What's the difference between רעיון and מושג? Are they used on different occasions?

Thanks


----------



## slus

They both mean "idea", but מושג is more philosophical and "רעיון" is more practical.

"יש לי מושג כללי לגבי תורת האבולוציה"
"יש לי רעיון - בואו נלך לים"
"אין לי מושג על מה אתה מדבר"
"אין לי שום רעיון מה כדאי לעשות היום"


----------



## sawyeric1

This is from material from my Hebrew tutor:

A. First, I have to find the button
קודם כל, אני צריך למצוא את הכפתור

B. Where did you lose it?
איפה איבדת את זה?

A. I have no idea
אין לי מושג

Why wouldn't it be רעיון, the more practical one?


----------



## aavichai

I think רעיון is an idea that kinda has an advice too

I have an Idea doing something

-I lost the button, ive searched all over do you know where it is?
-I have no Idea = מושג

- I have and Idea, (search under the bed) = רעיון

also רעיון can be an idea for an invention

therefore, in these kinda things, the מושג would be in negative more than positive

back again to:
-I lost the button, ive searched all over do you know where it is?
let's say:
-I lost the button, ive searched all over do you have an idea where it is?

if i use מושג as idea
then it would be like "do you have any clue where it is"
as you don't looking for "advice" but just a "knowledge" (maybe he knows)

if it is רעיון as an Idea
then you actually say: do you have any idea where to search (not because he know, but looking for advice through the other man's mind)

also מושג is also Concept, or principle, or main points
like המושגים בתורת האבולוציה
the concepts or main point in the Evolution theory

maybe I miss something or not correct at something

to understant the usage
it is better to write a lot of sentences with the word idea
and when me and other translate that to hebrew, yo ucan see, feel and understand the differences by yourself.


----------



## slus

sawyeric1 said:


> This is from material from my Hebrew tutor:
> 
> A. First, I have to find the button
> קודם כל, אני צריך למצוא את הכפתור
> 
> B. Where did you lose it?
> איפה איבדת את זה?
> 
> A. I have no idea
> אין לי מושג
> 
> Why wouldn't it be רעיון, the more practical one?



אין לי מושג is this case in not practical. It roughly means something like "I am not in the concept of knowing". Another answer to the same question is:
אין לי שום רעיון or אין לי אף רעיון, meaning "I don't even have one idea."
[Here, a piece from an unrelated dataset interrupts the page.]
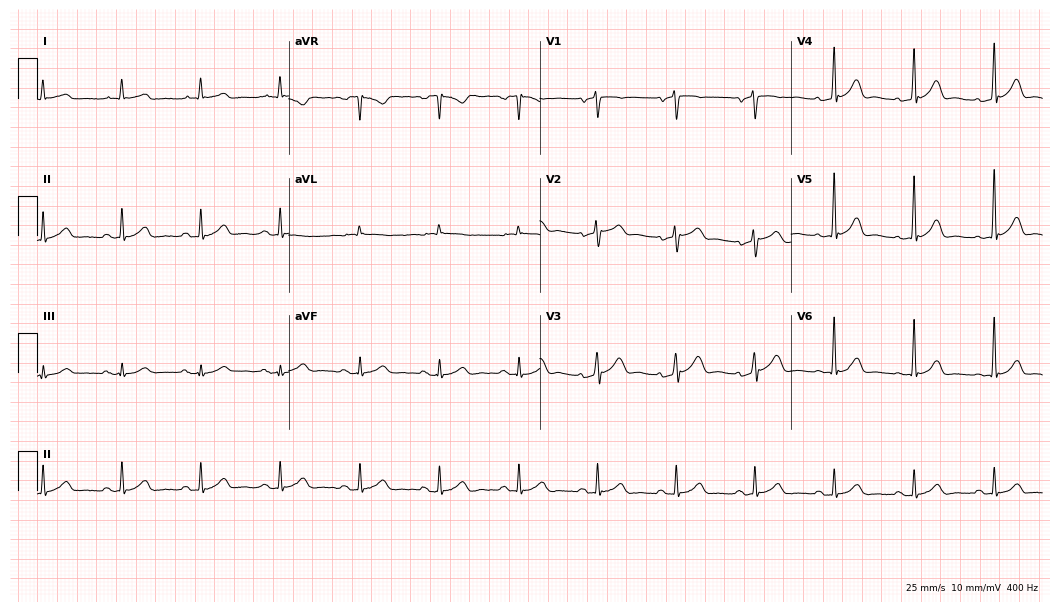
Standard 12-lead ECG recorded from a male, 77 years old (10.2-second recording at 400 Hz). Read as a normal ECG.
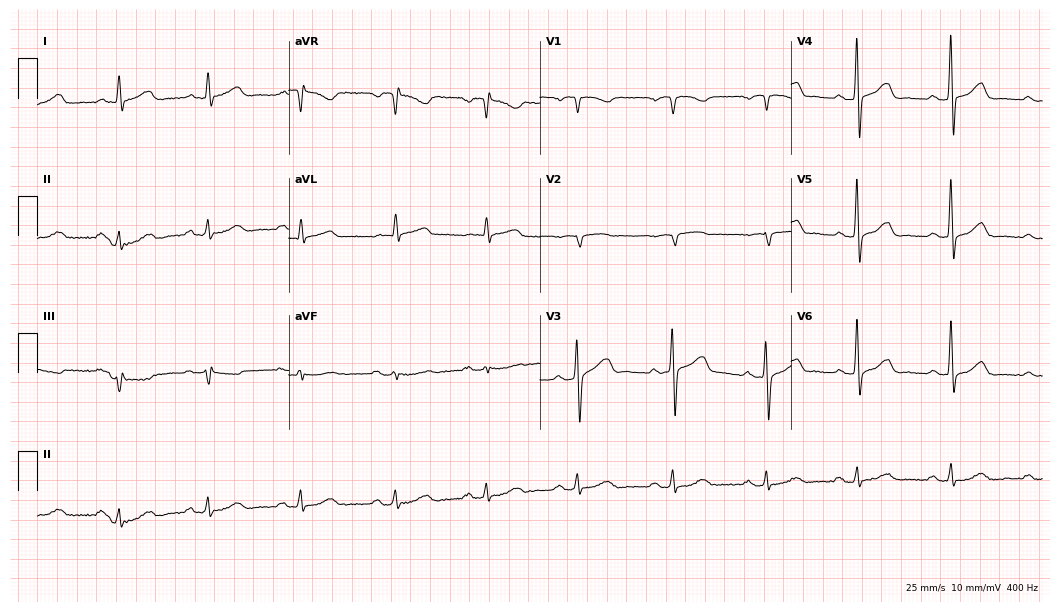
12-lead ECG from a 59-year-old man. Recorded interpretation: within normal limits.

BTW, איפה איבדת את זה is not good Hebrew. It should be איפה איבדת אותו.


----------



## shalom00

People will say both אין לי מושג and איפה איבדת את זה in this context.


----------



## slus

Native speakers will definitely say אין לי מושג 
but no one says איפה איבדת את זה - this come from the English "it".


----------



## Drink

slus said:


> Native speakers will definitely say אין לי מושג
> but no one says איפה איבדת את זה - this come from the English "it".



I think sometimes there is a tendency to blame English even when it doesn't make sense. In this case, "it" would be translated as אותו, while "את זה" would be a translation of "this" or "that". No one in English would say "Where did you lose that?" in this context.


----------



## sawyeric1

When would you use "אין לי רעיון" instead of "אין לי מושג"?


----------



## Drink

sawyeric1 said:


> When would you use "אין לי רעיון" instead of "אין לי מושג"?
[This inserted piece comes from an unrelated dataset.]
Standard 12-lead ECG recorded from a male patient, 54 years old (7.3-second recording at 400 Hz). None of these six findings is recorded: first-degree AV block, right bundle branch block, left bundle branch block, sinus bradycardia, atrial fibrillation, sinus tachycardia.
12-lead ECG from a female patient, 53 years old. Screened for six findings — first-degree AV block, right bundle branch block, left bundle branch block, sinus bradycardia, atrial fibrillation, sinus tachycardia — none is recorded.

Probably when in English you would say "I have no ideas (yet)".


----------



## aavichai

people do say
איפה איבדת את זה
and it is common as
איפה איבדת אותו

both fine
why is it a problem

and as for "i have no idea"

in the contex of "looking" for something you say
אין לי מושג

because אין לי רעיון
is more as "advice"

and it is used as an "idea" for doing something
and not an Idea as "knowing" something

as i have no idea where to search for it
it is fine to use both

but i have no idea where it is
it is מושג
it is like "i don't have a clue where it is"

so in that context
i don't have a idea=clue where where it is = מושג


----------



## Ali Smith

Nowadays מושג musag is almost always used to mean “concept”, isn’t it?


----------



## slus

Yes. But as you know idioms don't work the same way in different languages.


----------



## Ali Smith

Of course. And it comes as no surprise to me that the idiom אין לי מושג למה means not “I have no concept why” but “I have no idea why.”


----------



## slus

BTW the idiom is אין לי מושג and not אין לי מושג למה.
אין לי מושג מה זה הדבר הזה
אין לי מושג מתי מתחילים
אין לי מושג איפה השארתי את המפתחות


----------